Since 2008, an average of 24 million people have been displaced by catastrophic weather disasters each year. As climate change worsens storms and droughts, climate scientists and migration experts expect that number to rise.
Meanwhile, climate impacts that unravel over time, like desert expansion and sea level rise, are also forcing people from their homes: A World Bank report in March projects that within three of the most vulnerable regions — sub-Saharan Africa, South Asia and Latin America — 143 million people could be displaced by these impacts by 2050.
In Bangladesh, hundreds of thousands of people are routinely uprooted by coastal flooding, many making a treacherous journey to the slums of the capital, Dhaka. In West Africa, the almost total disappearance of Lake Chad because of desertification has empowered terrorists and forced more than four million people into camps.
It's a problem in the United States as well. An estimated 2,300 Puerto Rican families displaced by Hurricane Maria are still looking for permanent housing, while government officials have spent years working to preemptively relocate more than a dozen small coastal communities in Alaska and Louisiana that are disappearing into the rising sea.
A December study by Columbia University climate researchers in the peer-reviewed journal Science projected that if global temperatures continue their upward march, applications for asylum to the European Union could increase 28 percent to nearly 450,000 per year by 2100.
But so far, there's no international agreement on who should qualify as a climate refugee — much less a plan to manage the growing crisis.
"These people fall through the cracks," says Erol Yayboke, a development expert at the Center for Strategic and International Studies who helped author a May report on forced migration. "It's hard for countries to come to a consensus on something like this."
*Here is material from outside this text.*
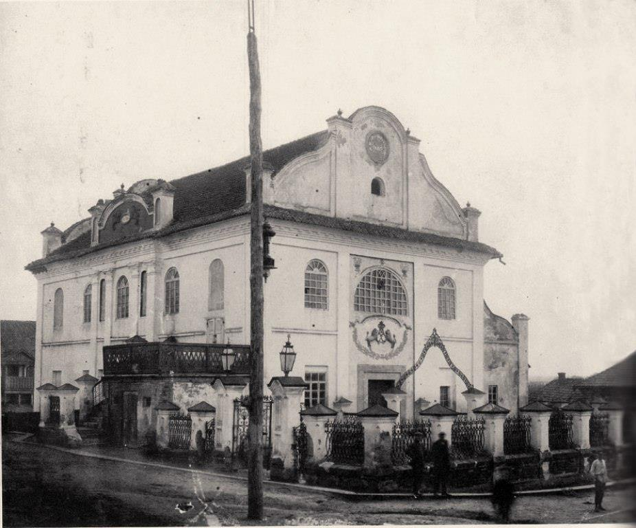 Большая синагога в Шепетовке, фото этнографической экспедиции С.Ан-ского в 1912-1914 гг.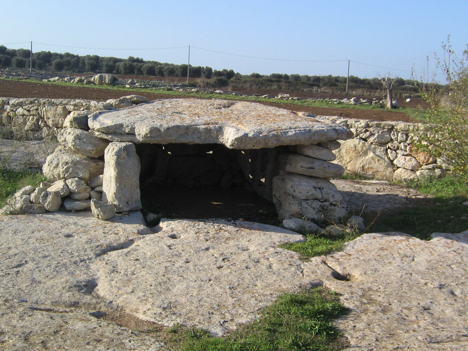 Categoria:Immagini esclusivamente in GNU FDL

That difficulty took shape during the second and third weeks of June in the latest round of negotiations on the Global Compact for Migration and the Global Compact on Refugees, which are due to be adopted at the U.N. General Assembly this fall.
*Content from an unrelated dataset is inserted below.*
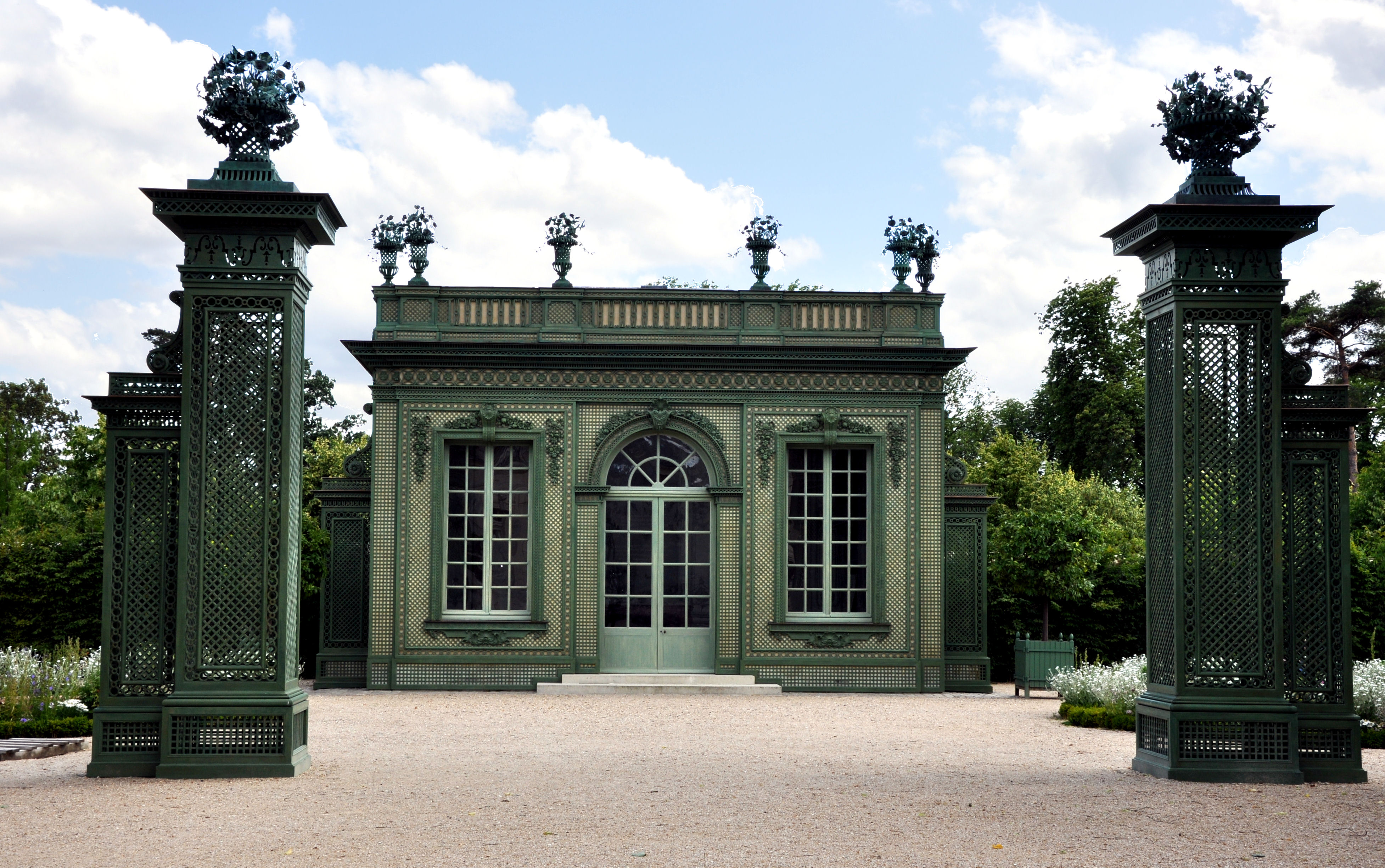 Le pavillon frais, au Petit Trianon de Versailles

When the compacts were first proposed in 2016, there was some hope among migration researchers and advocates that they could provide a platform for new international policies on climate refugees, which had gained prominence since the 2015 Paris climate talks. But that hope was quashed in March, when Louise Arbour, the U.N. official leading the migration compact — which, of the two agreements, was considered the more likely venue for strong climate language — told the European Union that the document would not grant "specific legal international protection to climate-induced migrants."
Both compacts do make some reference to the climate. The latest draft of the migration compact calls on U.N. members to "better map, understand, predict and address migration movements, including those resulting from sudden- and slow-onset natural disasters, environmental degradation, the adverse effects of climate change" and "cooperate to identify, develop and strengthen solutions, including planned relocation and visa options" for climate migrants.
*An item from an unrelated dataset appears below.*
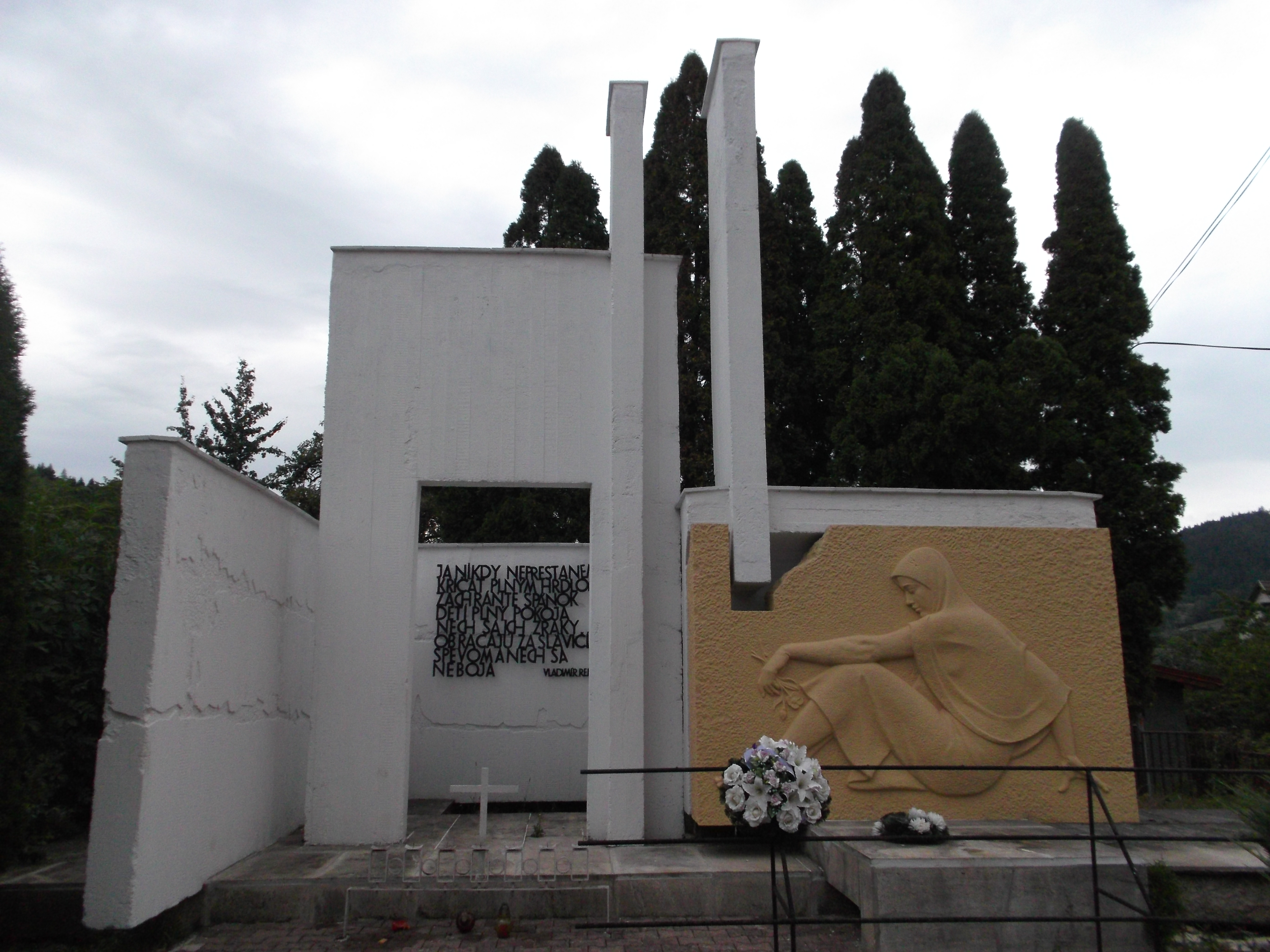 Pamätník

The refugee compact stops much shorter, only mentioning climate as one of many factors that "may interact with the drivers of refugee movements."
Ideally, the compacts should encourage countries to create new legal processes to document and manage climate migrants "so people can move before the water is literally lapping at their feet," says Nina Hall, a migration expert at Johns Hopkins University. As an example, she cited a plan in New Zealand to offer up to 100 special climate visas to Pacific Islanders — although that process is still in development and isn't likely to open for several years, she said.
But the language in the compacts is too vague to spur much progress, she says, and in any case neither compact will be legally binding.
"We have to be up front that the global compacts are not going to transform the landscape for climate migrants," Hall says.
Climate refugees pose a number of unique challenges for international policymakers compared to those displaced by persecution, the traditional driver recognized by the 1951 UN Refugee Convention. While some people, like the Puerto Ricans displaced by Maria, are affected by a specific disaster, many others are forced to move because of slow-onset changes like sea level rise and desertification, which can make it hard to identify them as climate refugees. Researchers are still working to understand how climate change interacts with the panoply of other factors, including national security and local economic trends, that might prompt a family to move.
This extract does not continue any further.